The image includes pip-managed `yt-dlp` and `ffmpeg`. The local-run config binds
`0.0.0.0:8080`; the Tailscale Compose config binds `127.0.0.1:8080` so raw HTTP
is only reachable inside the sidecar network namespace. Both configs use `/data`
for the media and metadata cache.

In Docker, `yt-dlp` is installed from pip into the hardcoded virtualenv
`/opt/yt-dlp`. The image build creates that virtualenv and fails if
`/opt/yt-dlp/bin/yt-dlp` is not available. Docker sets
`YT_DLP_FEED_PIP_TOOL_UPDATES_ENABLED=true`, which makes the server check for a
newer pip package on startup and then weekly. The matching config
section is named `pip_tool_updates` to make clear this is only for the
Docker/pip-managed `yt-dlp` install, not a general app updater. Runtime update
failures are logged and the existing `/opt/yt-dlp` install stays in use. While
an update runs, new metadata refreshes and uncached audio downloads wait; cached
media, index pages, and health checks remain available.

## Docker Compose With Tailscale

`compose.yaml` runs the app behind a Tailscale sidecar. The app shares the
sidecar network namespace and listens only on `127.0.0.1:8080`; Tailscale Serve
accepts tailnet HTTP on port 80 and HTTPS on port 443, then proxies both to the
app's internal port 8080. Tailscale ACLs provide the tailnet access control
layer, so the app's built-in Basic auth stays disabled in the provided container
config.

Create the ignored runtime config from the tracked template. For Compose, set
`server.bind: "127.0.0.1:8080"` so the app only listens inside the shared
Tailscale network namespace:

```sh
cp config.example.yaml config.yaml
```

Then edit `config.yaml` for your private feed list and Compose bind address.

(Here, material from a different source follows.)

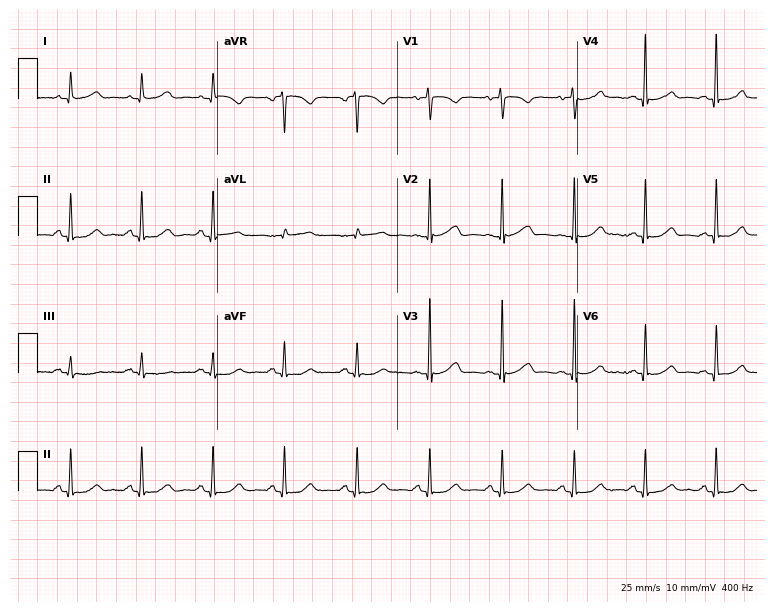
Standard 12-lead ECG recorded from a 63-year-old female. Read as a normal ECG.

Create a reusable or ephemeral auth key in Tailscale, then start the stack:

```sh
export TS_AUTHKEY="tskey-auth-..."
docker compose up -d --build
```

Compose mounts the ignored root `config.yaml` into the app container at
`/config/config.yaml` and passes `--data-dir /data` so media and metadata live
on the Docker volume.

Optional environment variables:

- `TAILSCALE_HOSTNAME=yt-dlp-feed` changes the MagicDNS machine name.
- `TS_EXTRA_ARGS=--advertise-tags=tag:container` is useful when authenticating
with an OAuth client secret or a tagged auth key.
- `RUST_LOG=yt_dlp_feed=debug,yt_dlp=debug,tower_http=debug` enables verbose
server logs.

The Serve config lives at `docker/tailscale/serve.json` and uses
`${TS_CERT_DOMAIN}` so Tailscale fills in the node's DNS name. It maps both
`${TS_CERT_DOMAIN}:80` and `${TS_CERT_DOMAIN}:443` to
`http://127.0.0.1:8080`. It keeps `AllowFunnel` set to `false`, which exposes
the service only to your tailnet. Set that value to `true` only if you
intentionally want public Funnel ingress and your tailnet policy allows it.